### PROBLEM DETAILS
The answer is the line with "Acta de defunción" and every line after it to the end of the listing, retyped exactly. Pictures do not belong in it.

### INFORMATION SHOWN
>>>

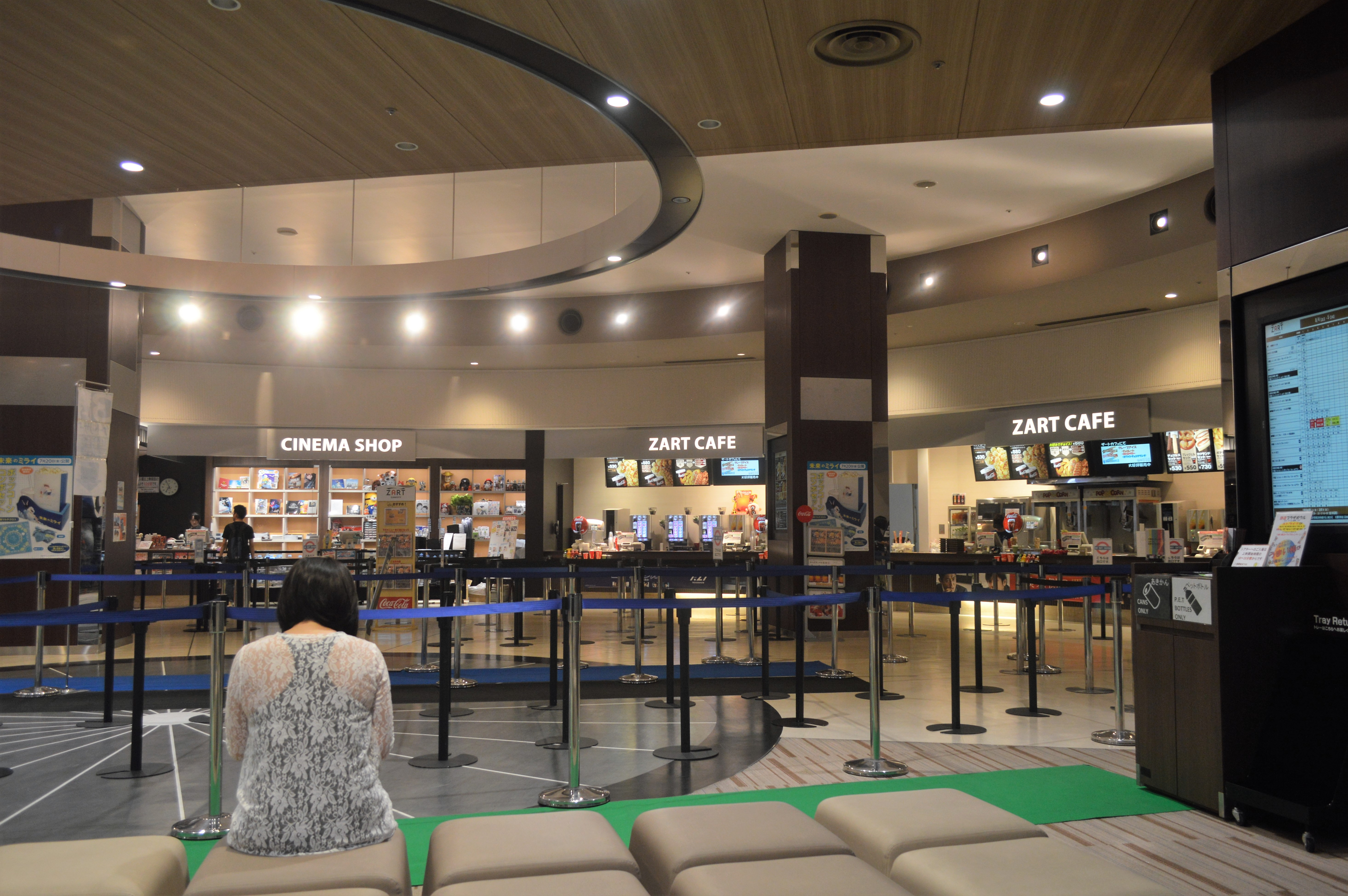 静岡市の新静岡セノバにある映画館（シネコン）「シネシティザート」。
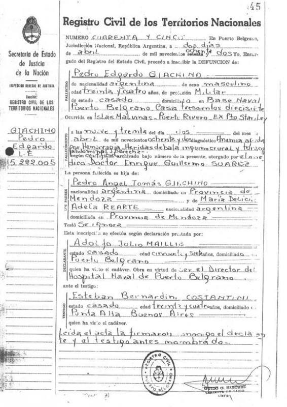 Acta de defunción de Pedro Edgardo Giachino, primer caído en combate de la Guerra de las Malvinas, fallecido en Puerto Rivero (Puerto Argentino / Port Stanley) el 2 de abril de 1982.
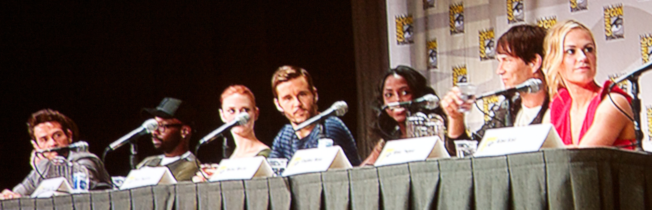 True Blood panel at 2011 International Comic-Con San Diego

<<<

### RESPONSE
 Acta de defunción de Pedro Edgardo Giachino, primer caído en combate de la Guerra de las Malvinas, fallecido en Puerto Rivero (Puerto Argentino / Port Stanley) el 2 de abril de 1982.
 True Blood panel at 2011 International Comic-Con San Diego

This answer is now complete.